My brain has always had the ability to make my body miserable. Stress expresses itself in physical symptoms. My brain chemistry was reasonably fucked before the election. Getting the house ready for the Election Party was almost more than I could manage. I did manage, barely, but for weeks I've been weird and difficult to be around, and have found daily life almost insurmountable. I cannot bear the news, right now, it's like pouring salt on open wounds.

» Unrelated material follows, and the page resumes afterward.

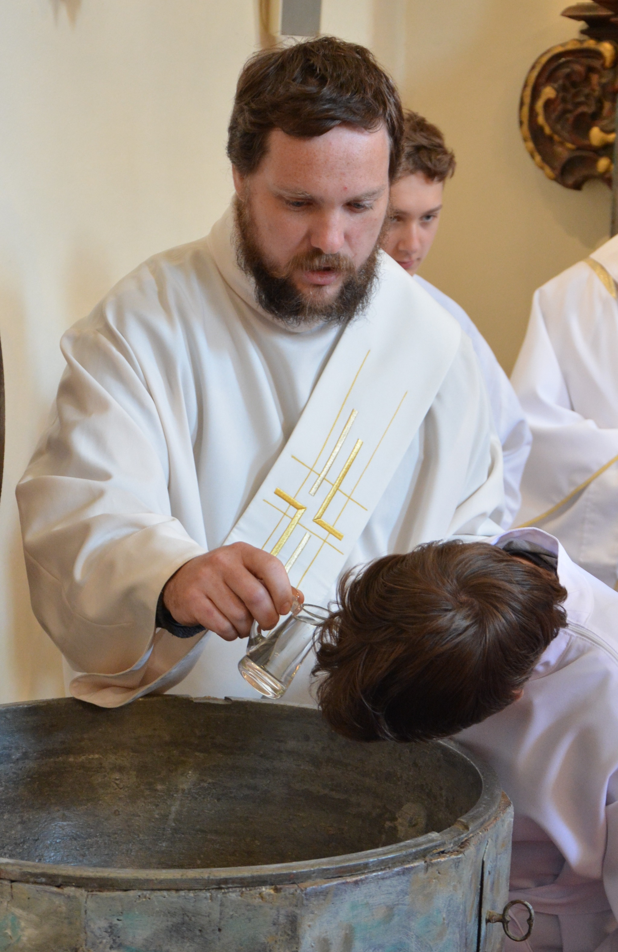 jáhen Václav Mikula uděluje křest v kostele v Hrobech
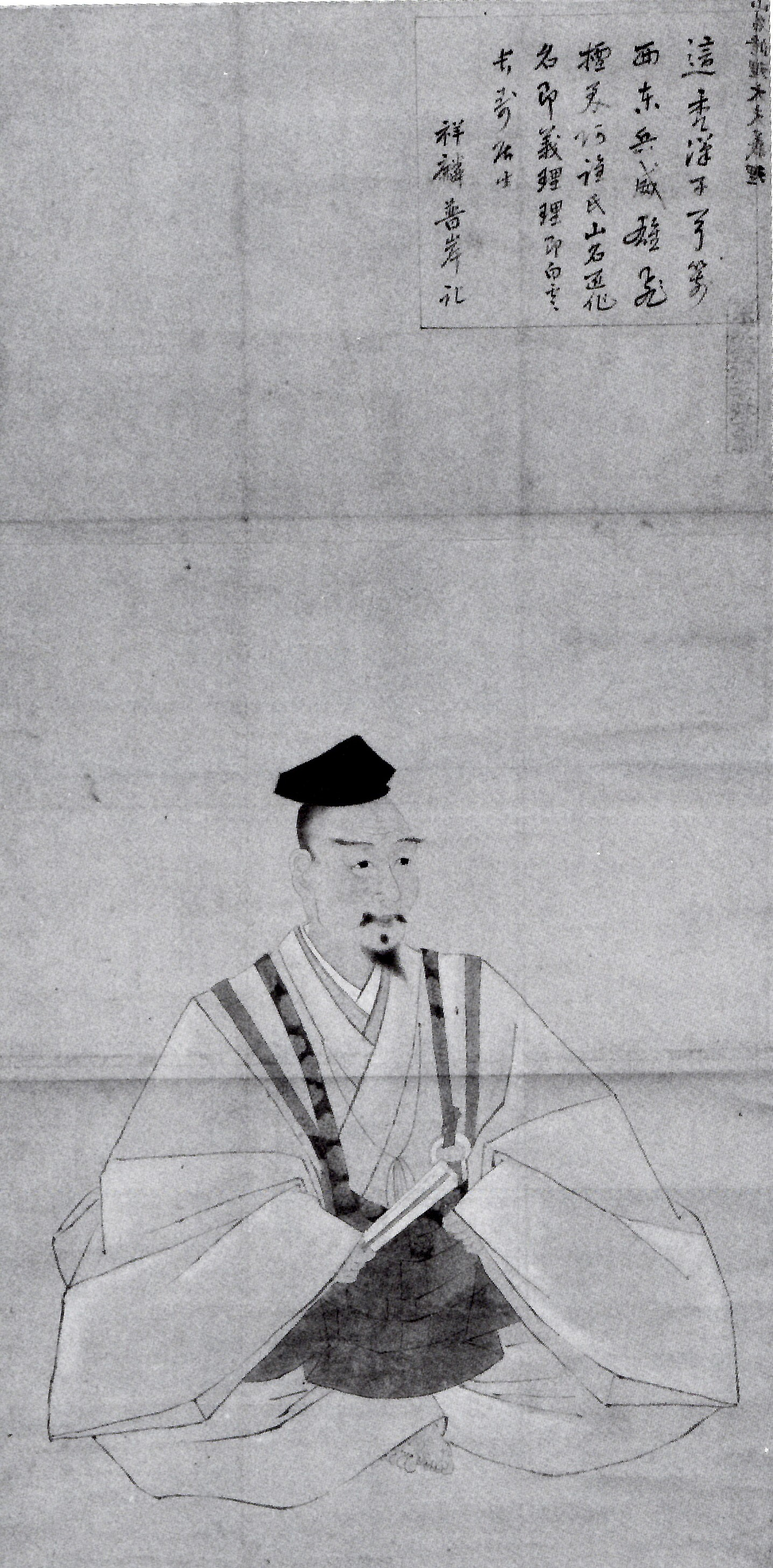 山名義理の肖像。

There is a need to do something. I do not know what that thing is. I do not know if it will be enough. I cannot think my way through this in my current state. It's all very well to put on one's own oxygen mask first, but if the plane goes down, possibly that doesn't matter. I have many muddled thoughts about the various suggestions people have had on how to respond to this election. I am not thinking clearly, though, and am badly constrained by my broken neurochemistry. Possibly things will become clearer, soon.
I will say this: I liked Hillary a lot, more with each passing day. I was not, in the end, a reluctant Hillary supporter, even though I started as a Bernie supporter. I was an enthusiastic, cheerful Hillary voter. I kept on being weirded out by news media insisting that she was unlikeable. It resembled the weird narrative that Gore was uncharismatic. I saw him on the stump; he was electrifying. The way the news media covered the email issue was a scandal; and it created the opening for Comey to do what he did.
I am a failed anarchist; I believe that we need big institutions to keep civilization alive, and that government is one of those necessary, big institutions. Civics courses, when I was a child, spent a lot of time on the hows of government. How bills became laws, how people got elected. They spent no time on the whys. Why we need to have roads and libraries and sewers and a health inspections for food and vaccinations and a check on other large institutions that use us for their own profit. We need to reclaim this understanding. No, I don't know how. I don't really know anything.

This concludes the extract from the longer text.